Note: I realized after the fact that I should also have given recipes integer ids I’ll address this in a later article about using rescript with express.

We’ll manage all this state from a single useReducer.

Let’s begin

This article extends the code written in the previous one. If you haven’t been following along you can clone this repo and git checkout the routing-nav branch. That’s the state of the project as of the end of the previous article. The commits for this article are collected in the actions-reducers branch. You may want to open them to follow along with how the generated javascript files compare to the input rescript sources.

Create a new file named Store.res. Rescript modules are named after the capitalized name of their file so, for consistency, it’s best to name the file starting with a capital letter. Even if the file was named store.res you would still access it as Store from other modules.

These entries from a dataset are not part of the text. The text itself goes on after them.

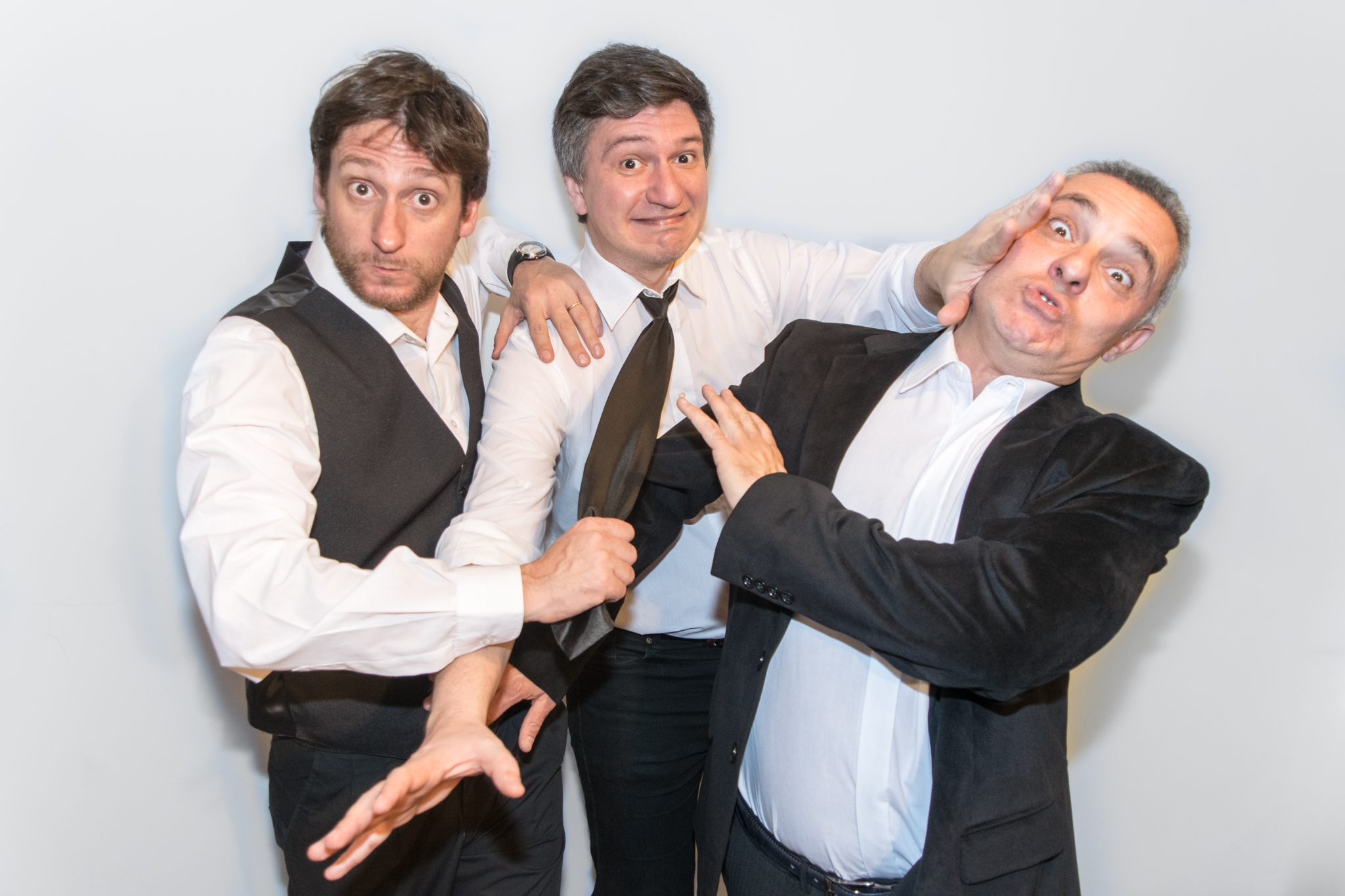 Marca Cañón 2016.
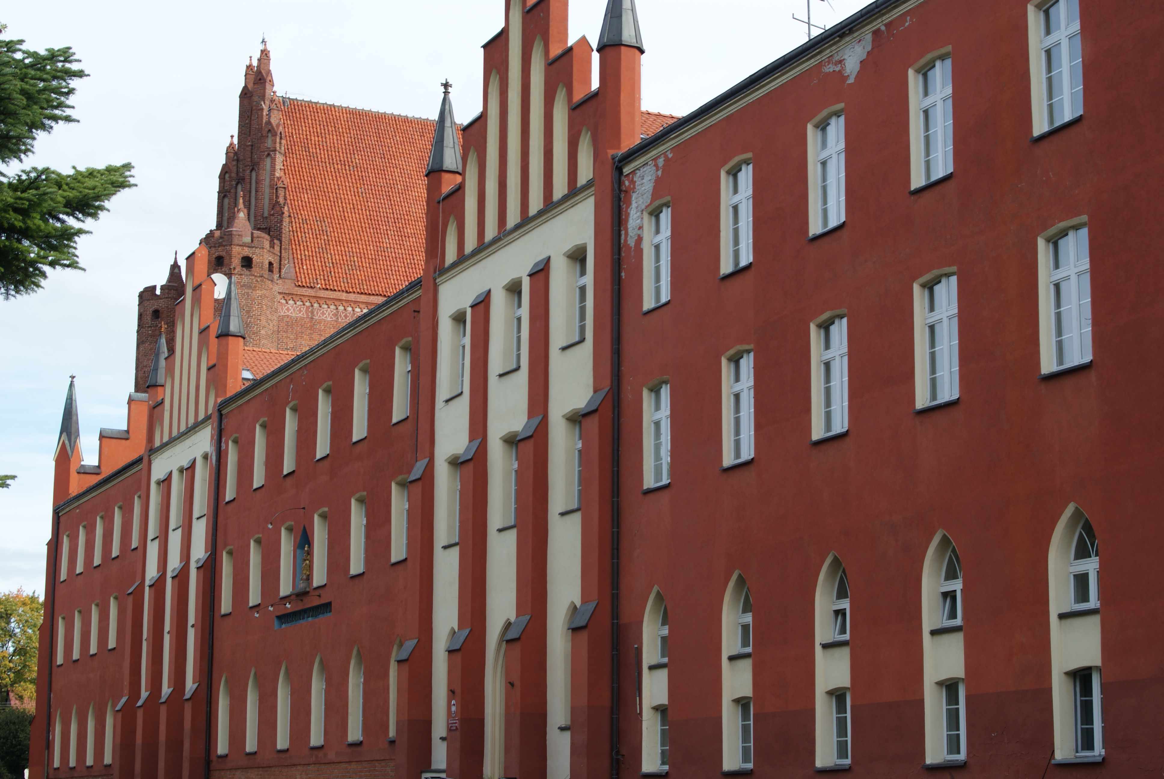 Pelplin, pl. Mariacki 7 / al. Cystersów - collegium Marianum, obecnie dom opieki społecznej, XIX
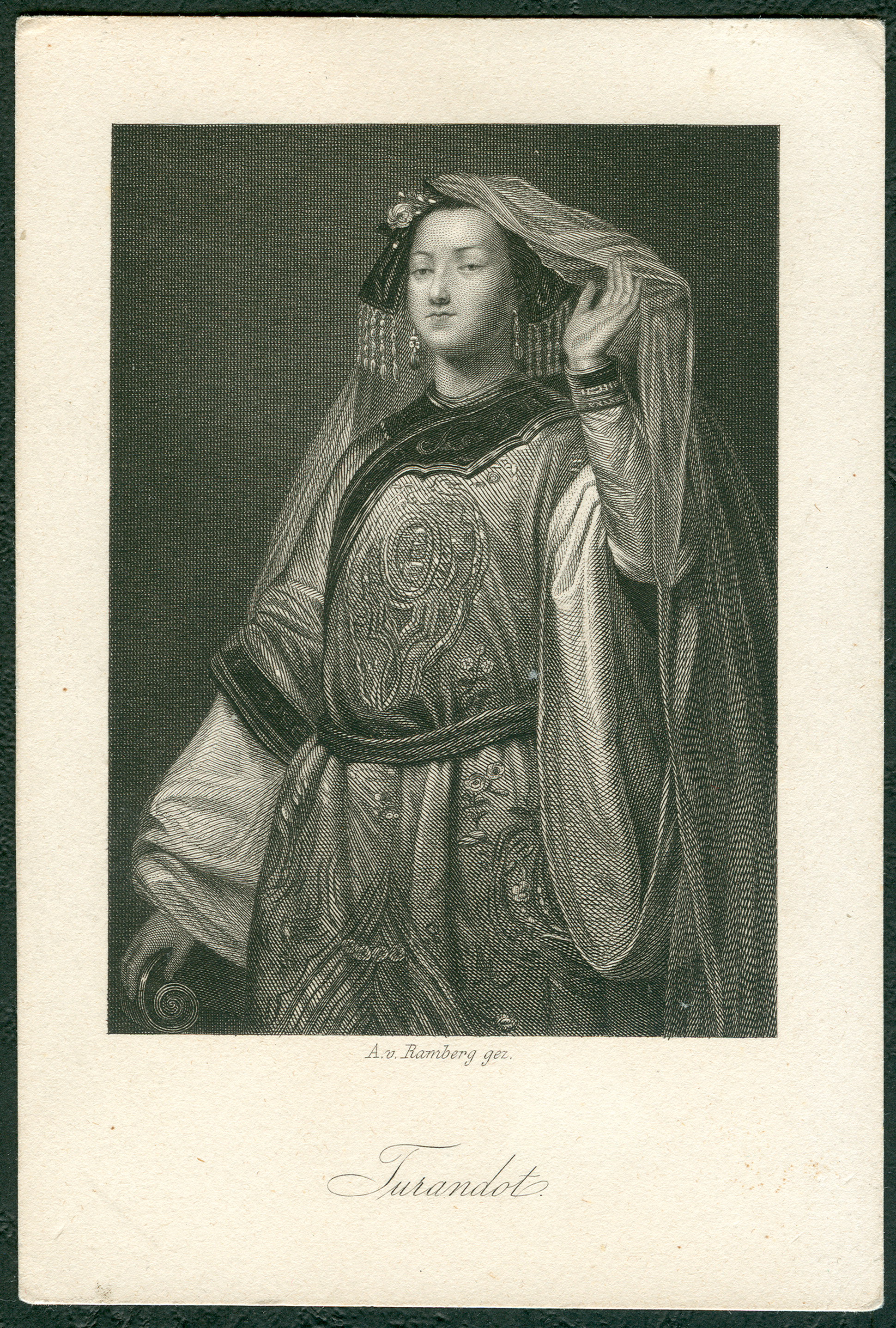 Turandot, Prinzessin von China, als Stahlstich gestochen von Georges François Louis Jaquemot um 1859 nach einer Zeichnung von Arthur von Ramberg; das untertitelte Blatt hat die Maße 8 cm x 11,6 cm und hat auf der Rückseite keine weiteren Angaben. Es gehört zu einer Serie, möglicherweise als frühes Sammelbild, die als Schiller-Galerie von Friedrich Pecht und von Ramberg bekannt geworden ist.
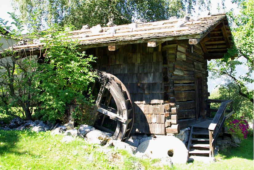 Mühle
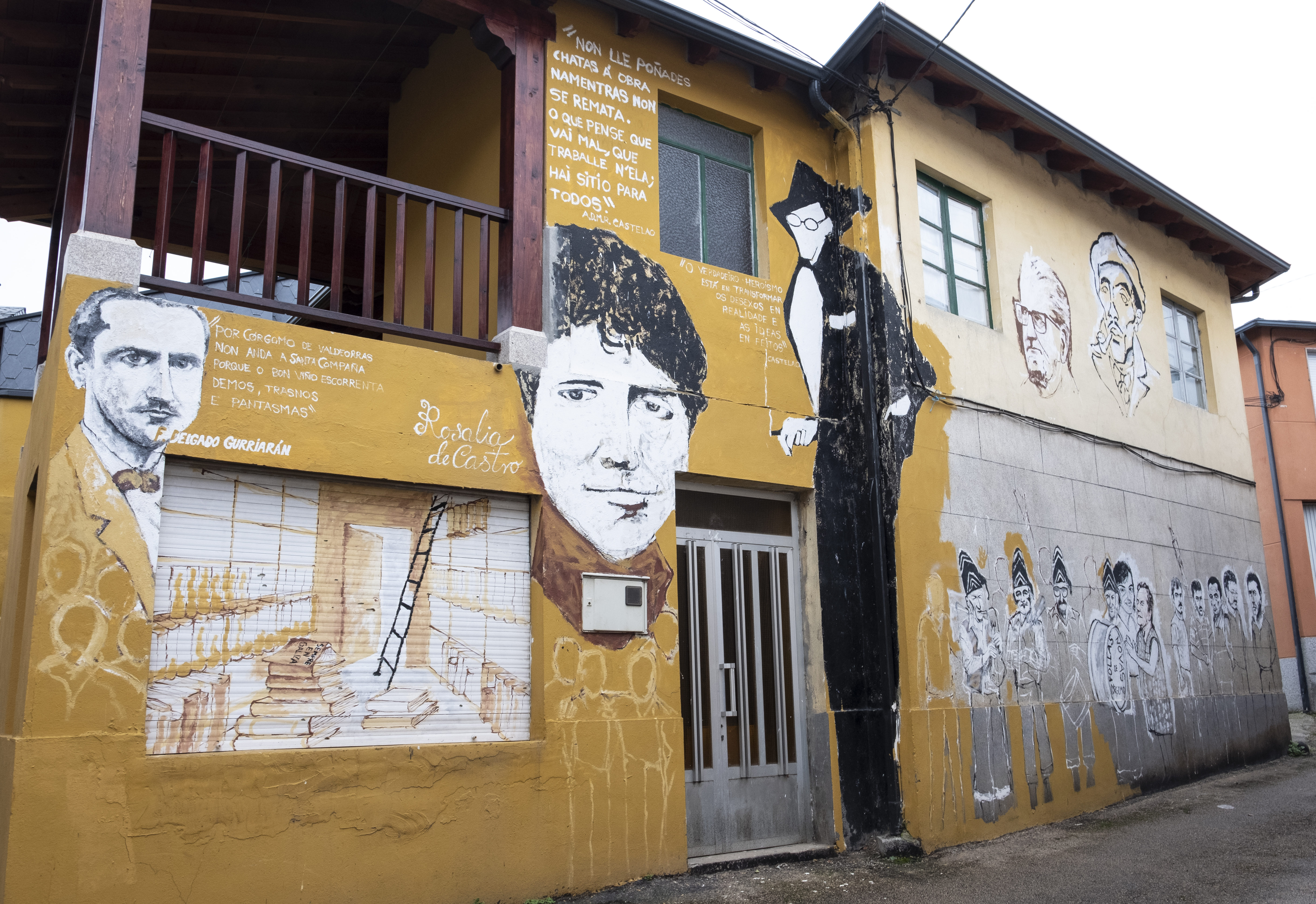 Mural en Córgomo, Vilamartín de Valdeorras
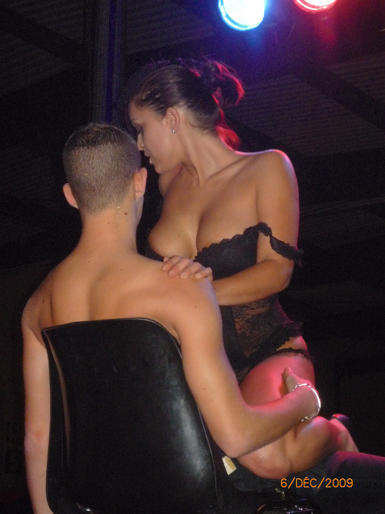 Eropolis - 43
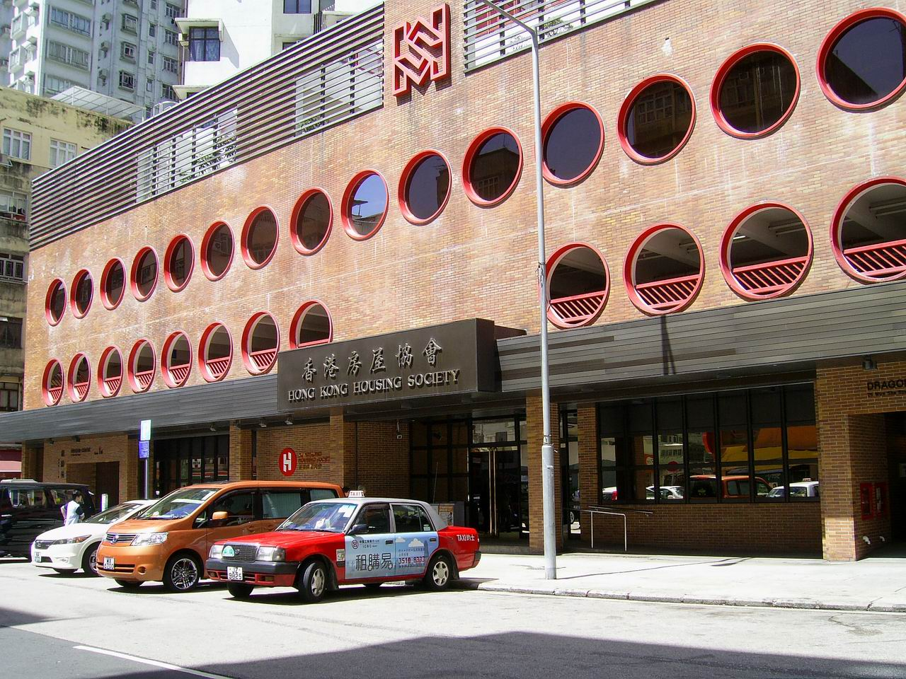 中文（香港）: 位於大坑龍濤苑的香港房屋協會申請組
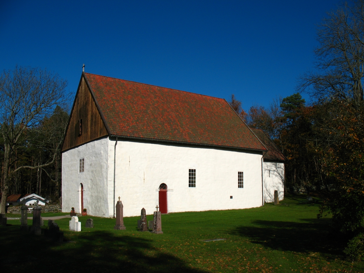 Hvaler kirke sett fra sørvest
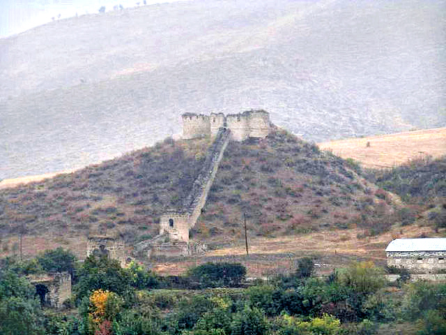 Azərbaycanda, Qarabağ bölgəsində Əsgəran rayonu ərazisində Qarabağ xanı İbrahimxəlil xan tərəfindən inşa etdirilmiş Əsgəran qalası Original description by the photographer: :Mayraberd-Askeran Fortress on a misty day (Note; this version has increased contrast so the mist doesn't really show)
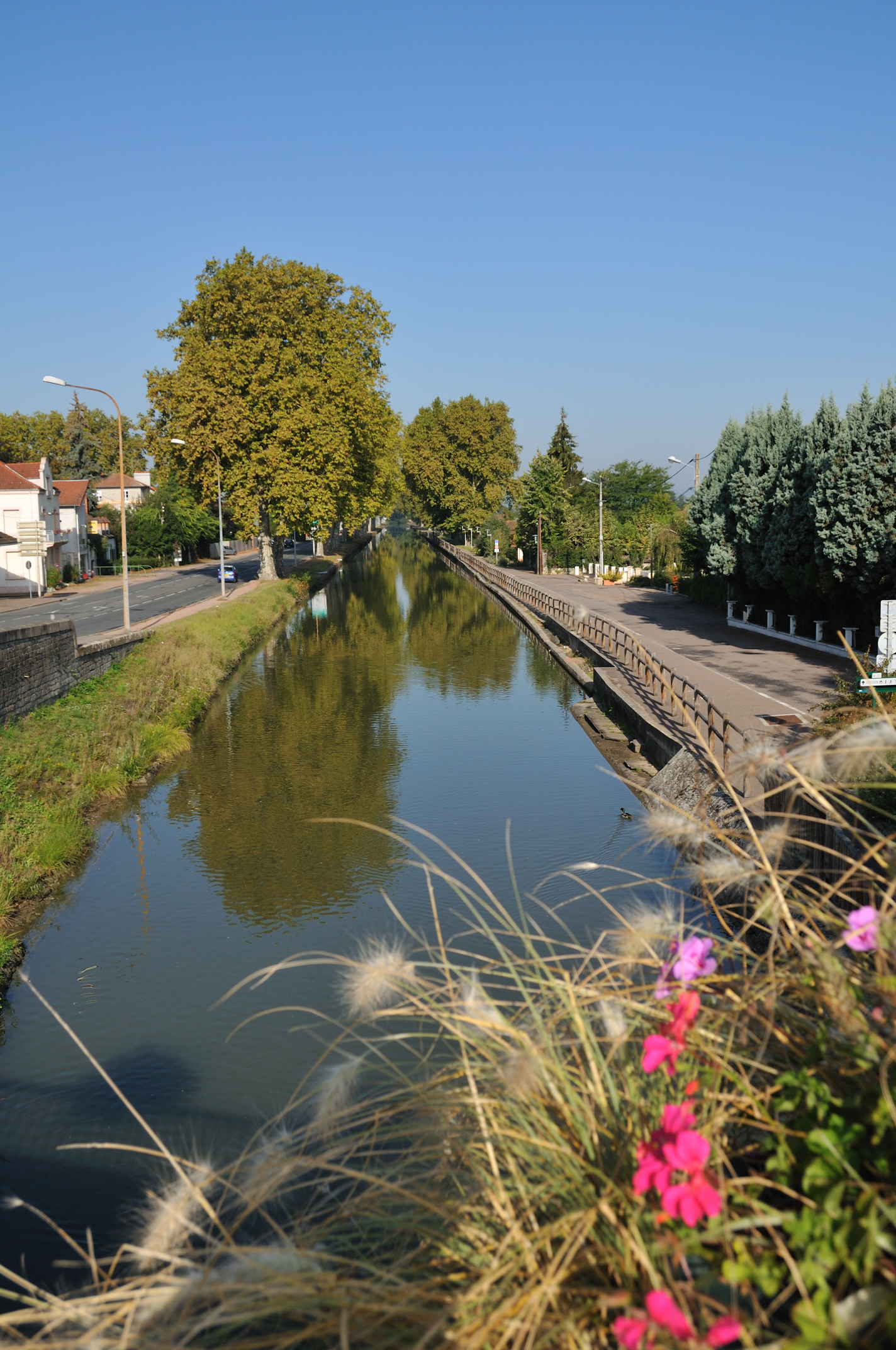 Canal du centre, Paray-le-Monial, Saône-et-Loire, France
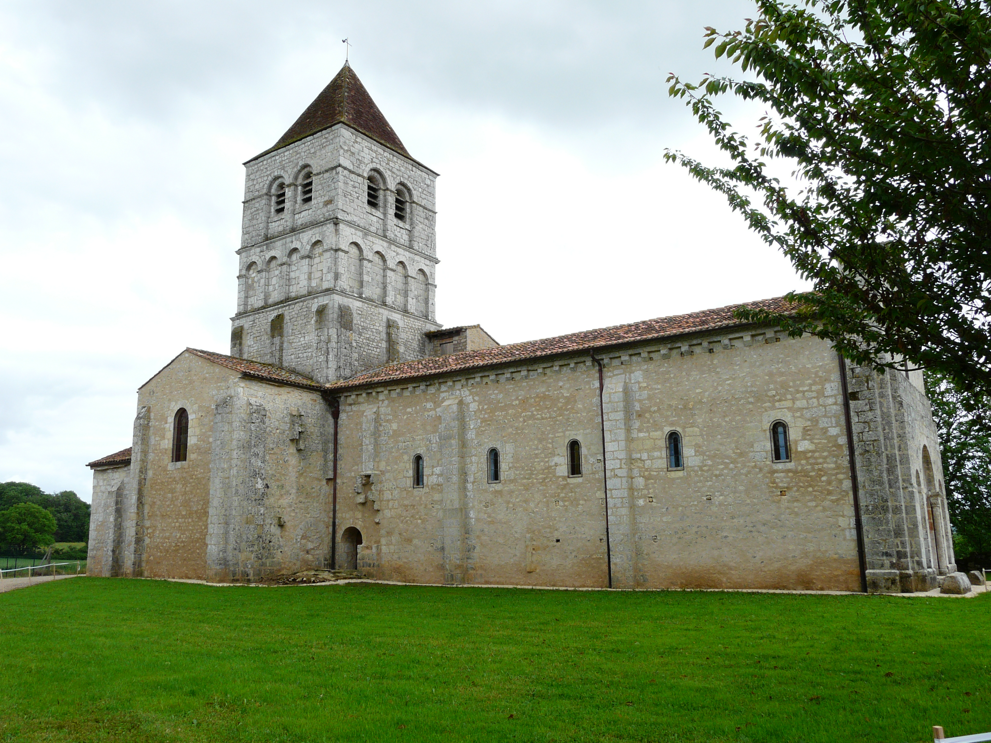 L'église Saint-Robert, Javerlhac-et-la-Chapelle-Saint-Robert, Dordogne, France. Object location45° 34′ 16.3″ N, 0° 31′ 05″ E
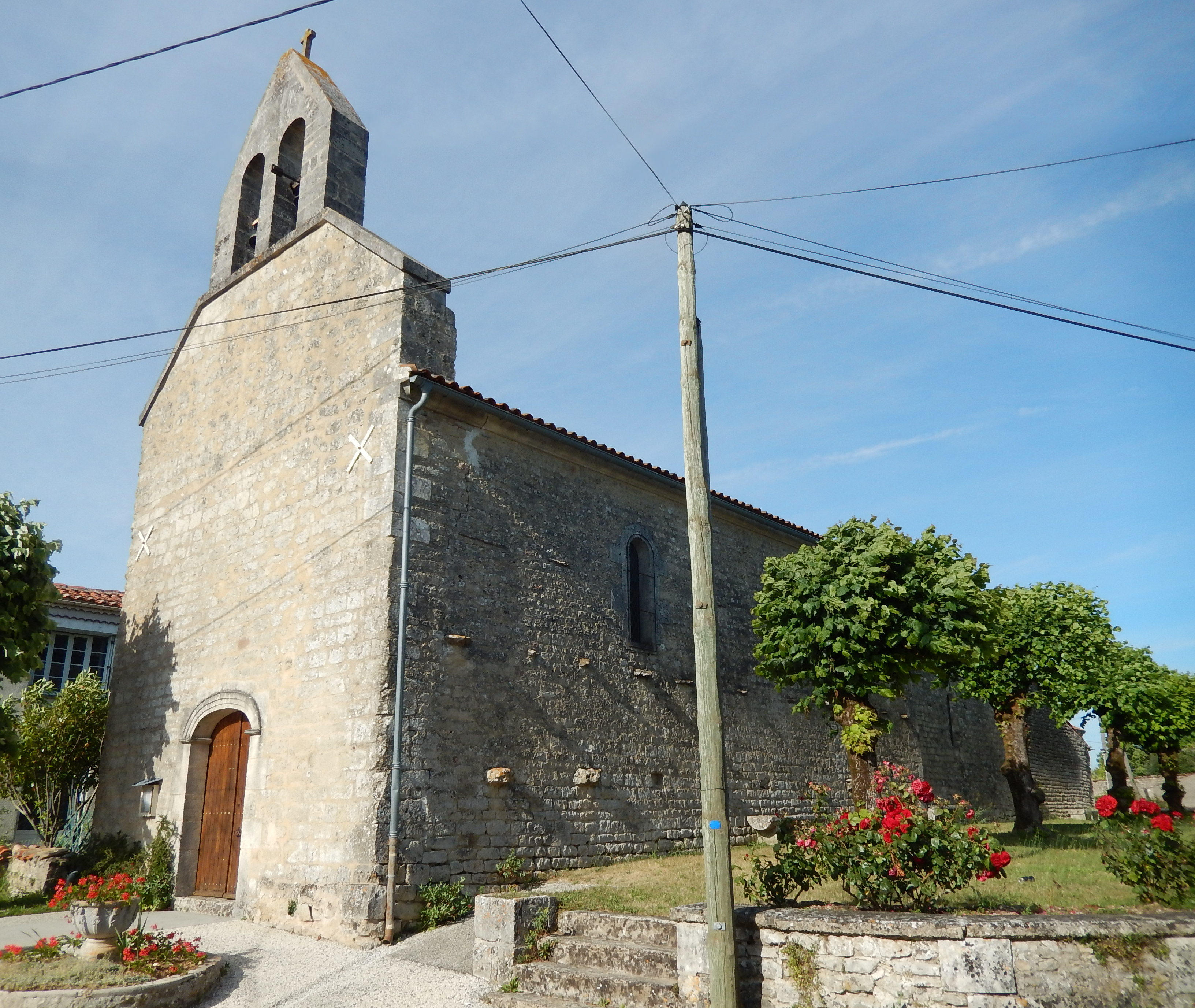 L'église Saint-Martin de Vergné. (Cette image est un recoupage de deux photos.)

Add a type for an individual recipe:

 type recipe = {
   title: string,
   ingredients: string,
   instructions: string,
   tags: array<string>,
 }

This should be fairly familiar if you’re used to typescript or flow. There is one notable difference from javascript: In Rescript, arrays can hold only one type. So, the array<string> syntax says this particular array holds strings. You can’t put a number or anything else into it. Just strings.

A more typesafe array

Oddly, the Rescript standard library array is not fully type-safe. It can throw an exception if you access an invalid element. This is the same as Javascript code, but exceptions are a runtime error that in a lot of cases can be caught at compile time instead.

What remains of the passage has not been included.